The festival begins Thursday at 2 p.m. , with activities all day Friday and Saturday and concludes with activities from 10 a.m. to 6 p.m. on Sunday, March 23.
“I think it’s important because Nikki Giovanni was more than just a poet. She transcended poetry,” said Kalela Williams of Staunton, who is director of the Virginia Humanities’ Virginia Center for the Book in Charlottesville.
Giovanni was part of the Black arts movement, a guiding voice for emerging poets and a Black civil rights activist. She was also instrumental in founding the Virginia Humanities’ Rosel Schewel Fund, which develops women who work in the humanities.
Williams met Giovanni in 2010 while making plans to honor a late Virginia author. She said that Giovanni never shied away from sharing her opinion or speaking her mind.
“Whatever was in her mind was always brilliant,” Williams said.

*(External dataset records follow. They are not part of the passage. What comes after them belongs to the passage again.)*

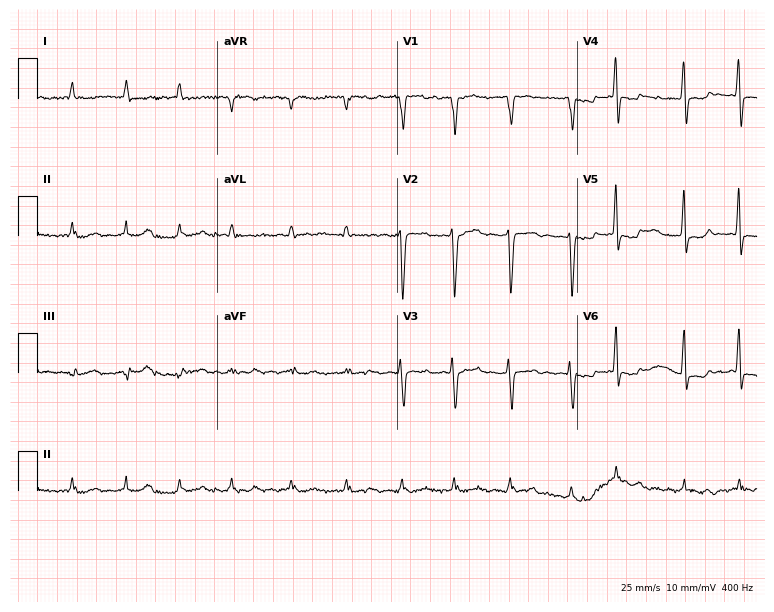
Standard 12-lead ECG recorded from a male, 69 years old (7.3-second recording at 400 Hz). The tracing shows atrial fibrillation.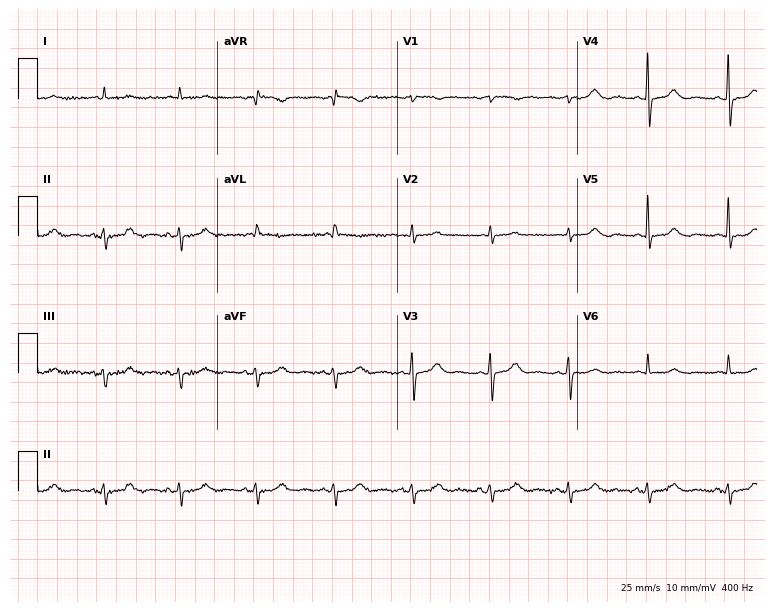
12-lead ECG (7.3-second recording at 400 Hz) from an 80-year-old male patient. Screened for six findings — first-degree AV block, right bundle branch block (RBBB), left bundle branch block (LBBB), sinus bradycardia, atrial fibrillation (AF), sinus tachycardia — none is recorded. Findings outside these six are not listed.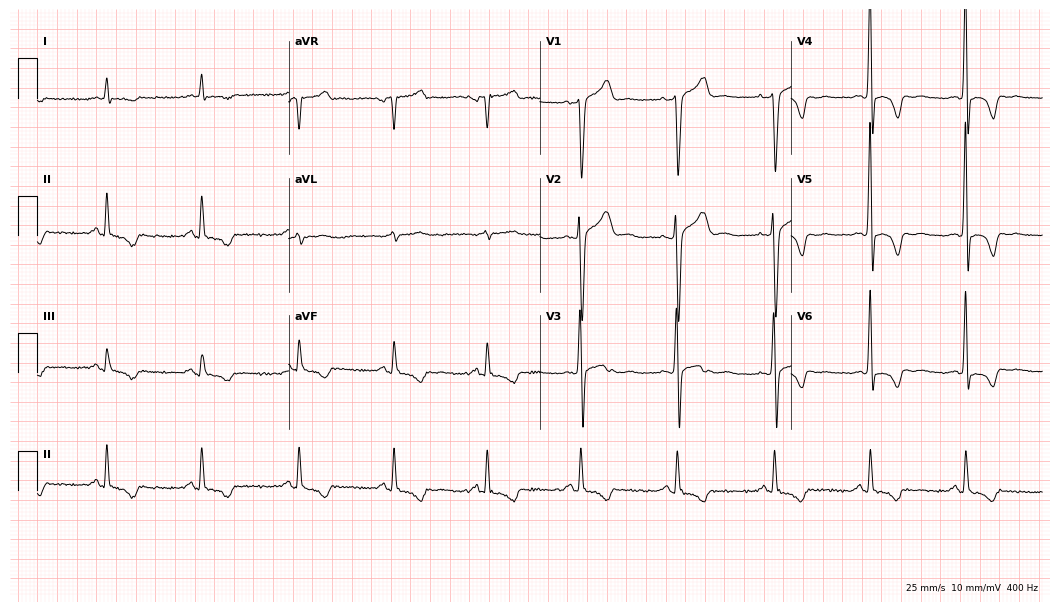
12-lead ECG from a male, 71 years old. No first-degree AV block, right bundle branch block, left bundle branch block, sinus bradycardia, atrial fibrillation or sinus tachycardia recorded for this tracing. Only these six findings were labelled.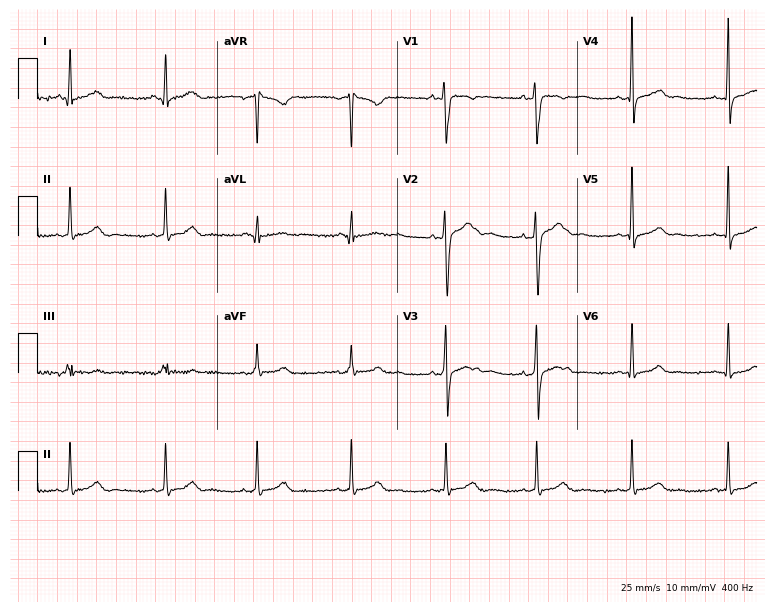
Resting 12-lead electrocardiogram (7.3-second recording at 400 Hz). Patient: a male, 23 years old. None of these six findings is recorded: first-degree AV block, right bundle branch block (RBBB), left bundle branch block (LBBB), sinus bradycardia, atrial fibrillation (AF), sinus tachycardia.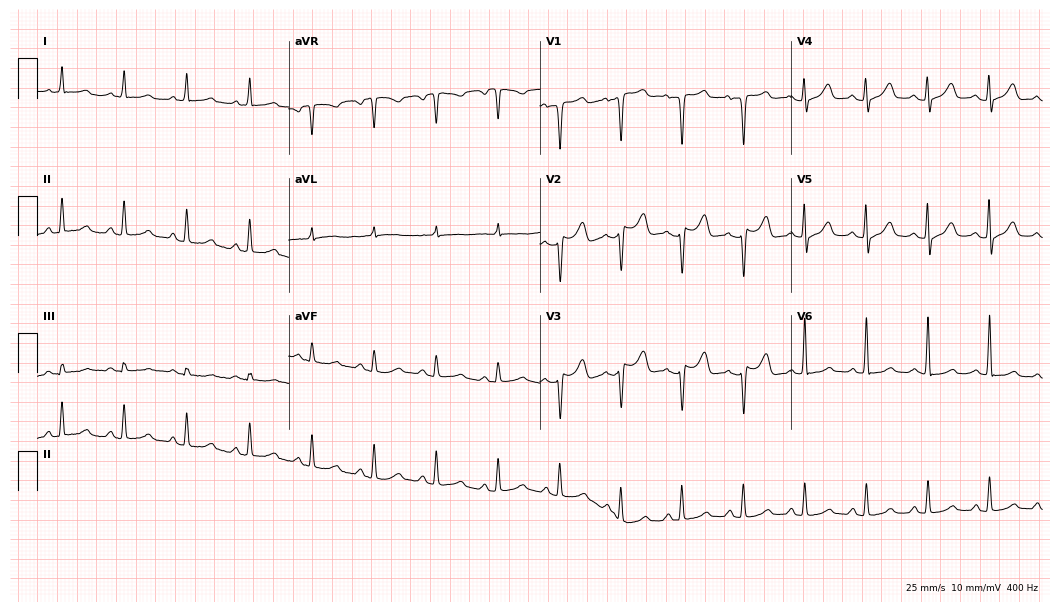
Electrocardiogram, a 48-year-old woman. Overall reading on record: normal ECG.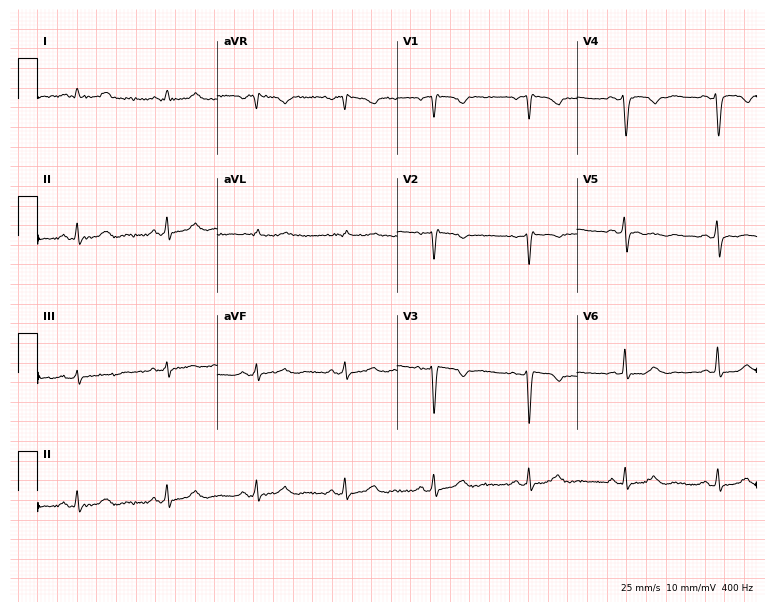
Resting 12-lead electrocardiogram. Patient: a female, 44 years old. None of these six findings is recorded: first-degree AV block, right bundle branch block, left bundle branch block, sinus bradycardia, atrial fibrillation, sinus tachycardia. Only these six findings were labelled.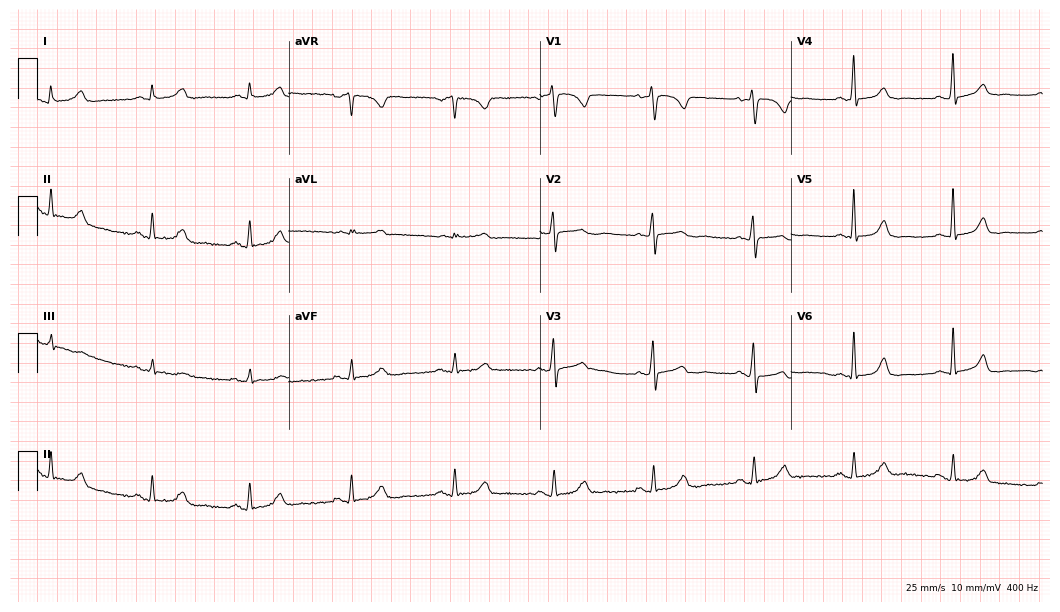
Standard 12-lead ECG recorded from a female, 49 years old (10.2-second recording at 400 Hz). Read as a normal ECG.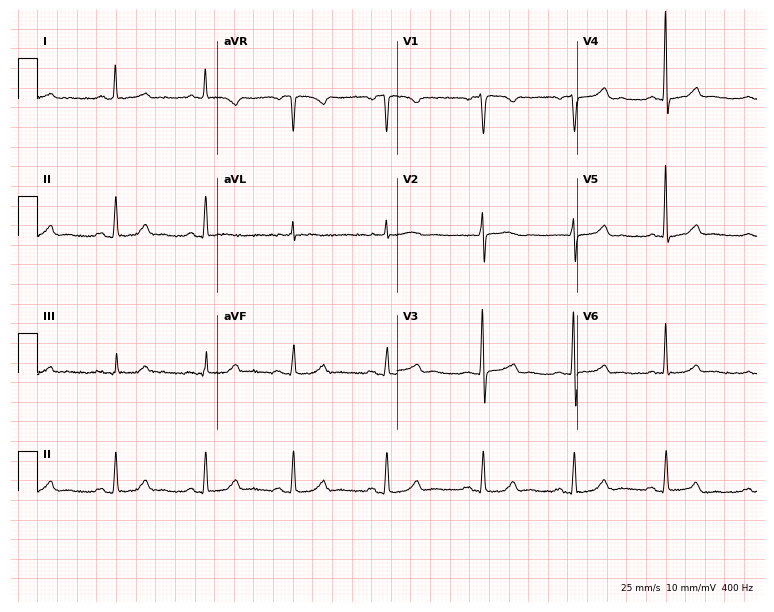
Electrocardiogram (7.3-second recording at 400 Hz), a 48-year-old woman. Overall reading on record: normal ECG.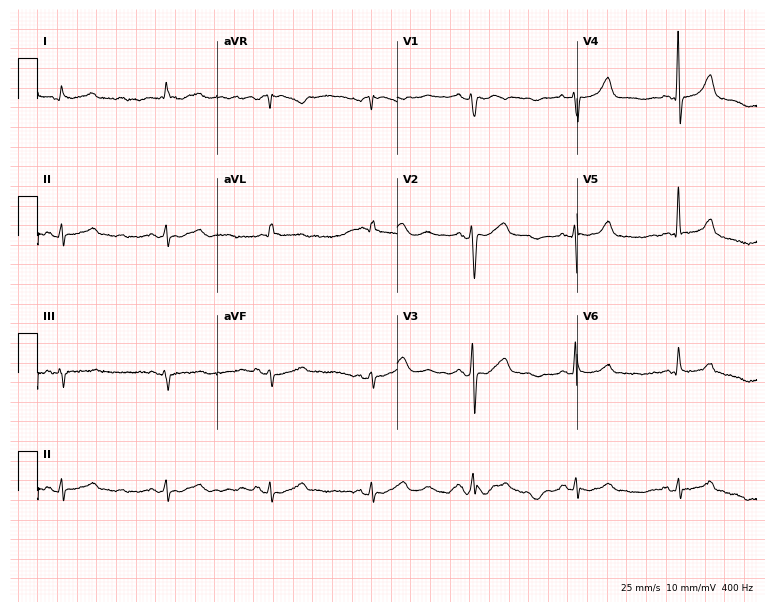
ECG — a female, 78 years old. Screened for six findings — first-degree AV block, right bundle branch block (RBBB), left bundle branch block (LBBB), sinus bradycardia, atrial fibrillation (AF), sinus tachycardia — none is recorded. Findings outside these six are not listed.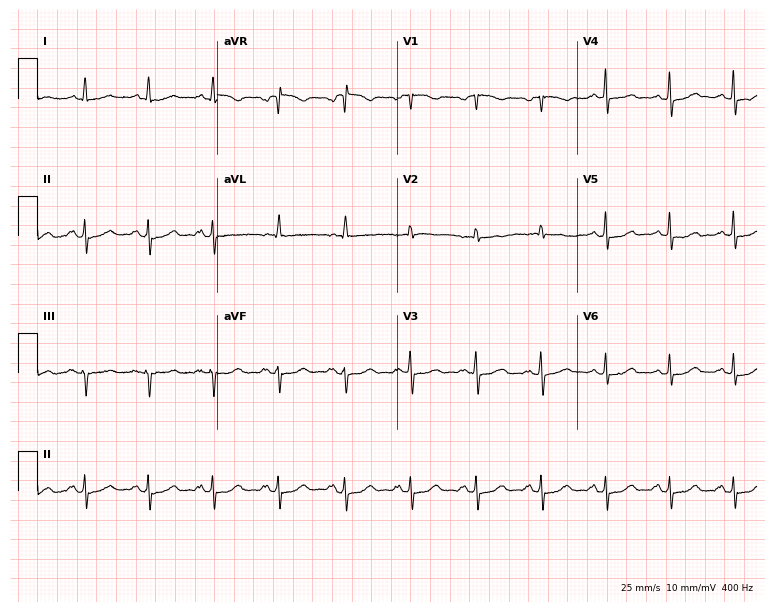
Resting 12-lead electrocardiogram. Patient: a female, 53 years old. None of these six findings is recorded: first-degree AV block, right bundle branch block, left bundle branch block, sinus bradycardia, atrial fibrillation, sinus tachycardia.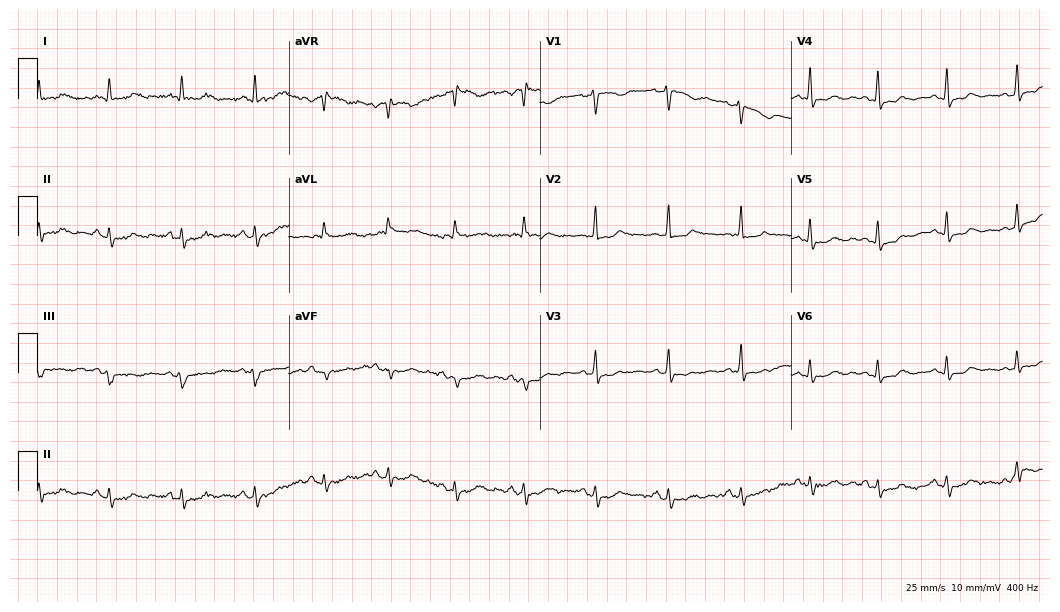
12-lead ECG from a female patient, 41 years old. Screened for six findings — first-degree AV block, right bundle branch block (RBBB), left bundle branch block (LBBB), sinus bradycardia, atrial fibrillation (AF), sinus tachycardia — none is recorded.

Williams began to think about honoring Giovanni soon after she died and she learned that her bosses were thinking the same.
“She championed anyone who needed their voice amplified,” Williams said of Giovanni. And Giovanni amplified stories, which is what the Virginia Humanities works to do. “I think it’s also crucial that we honor her. We couldn’t not do it.”
Williams said that Saturday’s tribute to Giovanni, for which tickets are already sold out, will be “an artistic event. We’ll have authors reading Nikki Giovanni’s works.” A band will perform live music. “It’s going to be a multi-disciplinary arts event.”
The artistic director of Giovanni’s tribute are both Staunton residents and involved in local theater: Constance Swain, who is also directing “Little Women” at the American Shakespeare Center, and Cait Redman.
However, the vision for the tribute, according to Williams, comes from Giovanni’s long-time friend, Joanne Gabbin.
“She talked to us about all the things that Nikki would want to see at this tribute. So she provided that driving vision,” Williams said of Gabbin. The Virginia Humanities worked with Gabbin and Giovanni’s widow, Virginia “Ginny” Fowler in planning the tribute. “Undoubtedly, wherever she is, [Nikki will appreciate the tribute].”
The 2025 Virginia Festival of the Book will bring 105 authors and more than 65 events to Charlottesville over four days with panel discussions, a kick-off party Thursday night, a Historical Fiction Breakfast and much more.
Williams said she is most excited for “Champagne and Cake” and “Black Fantastical,” which she describes as “a different lens through which to view the world.”
Williams, author of the 2024 novel “Tangleroot,” will host “Untangling the Publishing Process” at 11 a.m. on March 21. She is the first director of the festival to also participate as an author.
On March 22 at 1 p.m. in the Omni Ballroom, Sen. Tim Kaine will discuss his 2024 memoir, “Walk, Ride, Paddle: A Life Outside.”
“It’s worth that drive over the mountain,” Williams said for anyone living in Staunton, Augusta County or Waynesboro and thinking about attending festival events.
Tickets are available for events throughout the weekend. Participants are welcome to register for the entire weekend online.